Sovik Kumar Nass AI/ML and is a senior AI solution architect with AWS. He has experience designing end-to-end machine learning and business analytics solutions in finance, operations, marketing, healthcare, supply chain management and IoT. He holds a master's degree from the University of South Florida Friborg University Swiss University and a bachelor's degree from the Indian Institute of Technology Haragpur. Outside of work, Sovik likes to travel, ride ferries and watch movies.

Ishan Sin A Sr. Generated AI Data Scientist at Amazon Web Services, helping customers build innovative, responsible generative AI solutions and products. With a strong AI/ML background, Ishan specializes in building generation AI solutions that drive business value. Outside of work, he enjoys playing volleyball, exploring local bike paths, and spending time with his wife and dog Bo.
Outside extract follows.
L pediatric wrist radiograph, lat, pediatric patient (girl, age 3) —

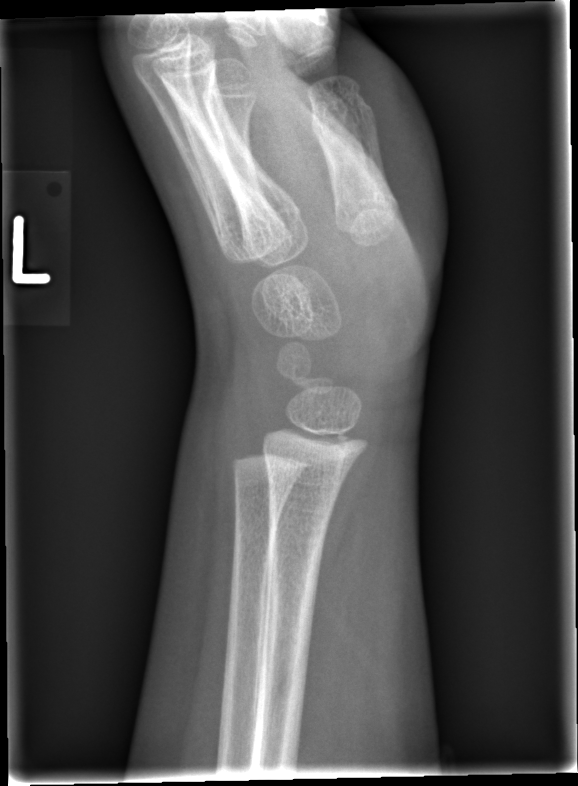
  fracture: none labeled

Koushik Mani I am an Associate Solutions Architect at AWS. He worked as a software engineer for two years at Telstra, focusing on machine learning and cloud computing use cases. He received his Master's degree in Computer Science from the University of Southern California. He is passionate about machine learning and generative AI use cases and building solutions.

Rishabh Agrawal I am a senior software engineer working on AWS AI services. In his spare time, he enjoys hiking, traveling and reading.

Sriya Sharma I am AWS Senior Technical Product Manager and is committed to leveraging the power of generator AI to deliver innovative, customer-centric products. Sriya holds a master's degree from Duke University. Outside of work, she loves to travel, dance and sing.